# Will two bodies initially connected to and revolving around each other, start spinning when disconnected?

Two extended bodies are connected with a string and revolve around each other (that is, around the center of mass of this system). No gravity, no external forces.

The string is cut, and they start to depart from each other. Will they spin around their own centers of mass?

For a (representative) particular case when one of the bodies is a dumbbell (two point masses connected by a light rigid rod),

the answer is trivial - each point mass will start its tangential movement with a different velocity, so the pair will be revolving.

On the other hand, for the following configuration,

there seems to be no rotation.

Is there a general approach?

• In the second case there will be rotation about the center of mass of the two balls. That’s because the tangent velocity at the location of ball 1 is not parallel to the tangent velocity at location of ball 2. Aug 22, 2021 at 16:52

The bodies are spinning before the string is cut, once per revolution. Since neither the string nor the cutting of the string apply torque to the bodies, there will be no change of rotational speed for the bodies, so they will keep spinning.

To think of this another way: at the moment the string is cut, the part of the body connected to the string is moving slower than the part of the body directly opposite due to the circular motion. Cutting the string does not change the speed of any part of the body, so the difference in velocity in different parts of the body will result in an overall rotation.

In your second illustration, the two balls have different velocities, as shown with the arrows below:

These different velocities would result in an overall rotation in the two-ball system after the string is cut.

• What if the string was initially connected to some principal axis so that the objects did not rotate before the string was cut? Aug 22, 2021 at 15:05
• @Mauricio Are you thinking of something like the string being connected to the axis of a toy top? Aug 22, 2021 at 15:13
• Yeah, I guess the result in that case is different and should be acknowledged. Aug 22, 2021 at 15:14
• @Mauricio Not necessarily. If the string is only connected at one point, then the top will rotate until its center of mass is aligned with the string. Even if the connection point is at the center of mass, then the top will rotate if the axis isn't a 1D line. I could imagine a multipoint connection rigging with slip rings that would allow for spinning without the top rotating, but that goes rather far beyond the generic situation described by the OP. In any case, cutting the string still doesn't change the rotational motion of the bodies about their own centers of mass. Aug 22, 2021 at 15:26
• Indeed, the bodies are spinning before the string is cut. But I am not sure that this spinning is not because they are connected by the string. In your terms, this is exactly my question - does the string apply torque to the bodies? Aug 22, 2021 at 15:30

Take a ball of radius $$r$$ connected to a thin center-post by string of length $$R$$. The post accelerates up to and stays at a high final rotation speed $$\Omega$$. Obviously the ball revolves at $$\Omega$$. Now imagine case 2 where a thin, light ball-bearing is connected to the string and the ball rotates within it.

Lookin down along the axis of rotation, draw an arrow ⬆️ on the top of the ball. In case 2 it always points the same way, and in case 1 it rotates once per revolution.

At the same angular velocity $$\Omega$$ of the system: $$v_1=v_2 =v= \Omega (R+r)$$ $$\omega_1 = \Omega ~,~ \omega2 = 0$$

By conservation of angular and linear momentum, after the cut: $$v_{1,f}=v= \Omega (R+r) ~,~ \omega_{1,f}= \Omega$$

$$v_{2,f}=v= \Omega (R+r) ~,~ \omega_{2,f}= 0$$

Yes it spins as it travels away no matter what shape it is.

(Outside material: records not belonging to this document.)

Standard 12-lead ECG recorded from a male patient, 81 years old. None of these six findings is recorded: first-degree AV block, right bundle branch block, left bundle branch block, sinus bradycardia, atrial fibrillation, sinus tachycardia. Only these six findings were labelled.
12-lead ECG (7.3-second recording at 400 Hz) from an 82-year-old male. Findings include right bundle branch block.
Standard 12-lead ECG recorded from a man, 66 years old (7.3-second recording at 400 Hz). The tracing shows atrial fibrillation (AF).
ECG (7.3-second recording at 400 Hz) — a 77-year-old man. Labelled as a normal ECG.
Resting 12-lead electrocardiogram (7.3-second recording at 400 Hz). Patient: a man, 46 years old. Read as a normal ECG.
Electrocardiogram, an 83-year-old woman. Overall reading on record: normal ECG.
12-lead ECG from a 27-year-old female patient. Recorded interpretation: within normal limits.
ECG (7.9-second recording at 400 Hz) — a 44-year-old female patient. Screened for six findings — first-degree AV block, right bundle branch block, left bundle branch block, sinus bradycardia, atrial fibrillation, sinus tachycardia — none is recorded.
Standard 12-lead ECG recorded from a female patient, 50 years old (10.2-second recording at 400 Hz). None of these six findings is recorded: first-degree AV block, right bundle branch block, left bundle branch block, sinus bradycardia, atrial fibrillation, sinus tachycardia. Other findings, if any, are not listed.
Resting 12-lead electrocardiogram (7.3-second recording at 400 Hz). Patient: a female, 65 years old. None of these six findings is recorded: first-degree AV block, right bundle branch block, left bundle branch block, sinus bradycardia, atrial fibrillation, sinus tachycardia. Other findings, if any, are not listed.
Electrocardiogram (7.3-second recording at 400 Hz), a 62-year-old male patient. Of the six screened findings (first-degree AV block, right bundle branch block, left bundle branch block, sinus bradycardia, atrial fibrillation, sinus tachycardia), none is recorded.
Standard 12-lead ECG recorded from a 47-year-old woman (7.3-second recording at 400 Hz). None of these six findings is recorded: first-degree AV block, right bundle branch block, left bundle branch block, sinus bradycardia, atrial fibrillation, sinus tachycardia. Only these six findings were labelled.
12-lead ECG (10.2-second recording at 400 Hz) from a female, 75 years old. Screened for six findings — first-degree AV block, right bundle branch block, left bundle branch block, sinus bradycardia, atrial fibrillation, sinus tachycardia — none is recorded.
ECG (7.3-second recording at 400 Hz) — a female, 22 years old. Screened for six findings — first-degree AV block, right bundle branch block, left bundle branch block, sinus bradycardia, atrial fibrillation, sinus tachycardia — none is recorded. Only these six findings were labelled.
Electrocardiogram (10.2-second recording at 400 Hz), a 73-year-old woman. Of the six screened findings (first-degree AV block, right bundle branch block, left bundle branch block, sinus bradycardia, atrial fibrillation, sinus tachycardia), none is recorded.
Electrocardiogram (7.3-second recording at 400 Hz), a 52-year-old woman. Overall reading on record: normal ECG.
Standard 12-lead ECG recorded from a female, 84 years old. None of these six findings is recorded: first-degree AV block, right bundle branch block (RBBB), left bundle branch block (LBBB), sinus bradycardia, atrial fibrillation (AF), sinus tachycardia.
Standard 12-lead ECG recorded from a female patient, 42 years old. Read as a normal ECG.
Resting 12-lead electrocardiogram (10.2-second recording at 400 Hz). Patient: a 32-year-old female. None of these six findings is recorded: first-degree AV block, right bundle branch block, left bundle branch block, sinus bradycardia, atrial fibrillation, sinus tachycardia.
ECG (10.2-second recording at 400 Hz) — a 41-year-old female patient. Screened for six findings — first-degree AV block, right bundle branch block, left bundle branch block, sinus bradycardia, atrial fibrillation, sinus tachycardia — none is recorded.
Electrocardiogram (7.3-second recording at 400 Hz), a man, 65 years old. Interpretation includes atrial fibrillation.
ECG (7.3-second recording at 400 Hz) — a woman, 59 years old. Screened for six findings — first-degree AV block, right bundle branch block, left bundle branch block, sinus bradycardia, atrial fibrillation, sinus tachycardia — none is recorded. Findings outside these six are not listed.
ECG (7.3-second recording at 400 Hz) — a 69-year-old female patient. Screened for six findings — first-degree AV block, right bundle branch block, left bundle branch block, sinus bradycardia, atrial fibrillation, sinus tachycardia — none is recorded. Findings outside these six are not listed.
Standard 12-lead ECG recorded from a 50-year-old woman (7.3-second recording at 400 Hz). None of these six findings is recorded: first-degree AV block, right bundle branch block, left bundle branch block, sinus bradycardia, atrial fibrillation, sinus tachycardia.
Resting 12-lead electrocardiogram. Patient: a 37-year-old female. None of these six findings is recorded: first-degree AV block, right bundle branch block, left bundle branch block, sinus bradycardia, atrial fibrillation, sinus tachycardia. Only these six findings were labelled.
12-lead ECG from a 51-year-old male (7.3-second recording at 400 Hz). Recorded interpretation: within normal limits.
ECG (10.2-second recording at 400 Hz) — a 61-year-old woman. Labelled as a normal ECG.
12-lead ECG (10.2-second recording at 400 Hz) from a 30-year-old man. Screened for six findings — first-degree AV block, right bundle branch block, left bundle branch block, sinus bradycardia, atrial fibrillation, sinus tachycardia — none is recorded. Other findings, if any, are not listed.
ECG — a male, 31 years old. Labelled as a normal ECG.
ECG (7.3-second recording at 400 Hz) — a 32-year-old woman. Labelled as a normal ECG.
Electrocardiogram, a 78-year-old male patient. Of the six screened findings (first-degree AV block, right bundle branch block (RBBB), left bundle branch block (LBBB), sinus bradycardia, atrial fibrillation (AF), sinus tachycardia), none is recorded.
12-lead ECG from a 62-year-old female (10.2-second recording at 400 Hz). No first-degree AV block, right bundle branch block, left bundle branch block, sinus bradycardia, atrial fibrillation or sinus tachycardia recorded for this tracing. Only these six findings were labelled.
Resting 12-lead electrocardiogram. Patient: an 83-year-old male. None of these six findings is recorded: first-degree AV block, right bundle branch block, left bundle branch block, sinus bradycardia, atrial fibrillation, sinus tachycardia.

In your lower pic the tangent velocities are not parallel for the two balls.

By the way, the kinetic energy in case 1 is higher: $$E_1= \frac{1}{2} m v^2 + \frac{1}{2} I_{ball} \omega^2$$ where $$I_{ball}$$ is the moment of inertia of a sphere around around its axis. The second term is gone for case 2: $$E_2= \frac{1}{2} m v^2= \frac{1}{2} I_{mass} \Omega^2$$ where $$I_{mass}$$ is the moment of inertia of a point-mass in revolution, $$m(R+r)^2$$ in this case. We also just derived the parallel axis theorem where $$E_1= \frac{1}{2} I_{tot} \Omega^2$$ and $$I_{tot}=I_{mass}+I_{ball}$$.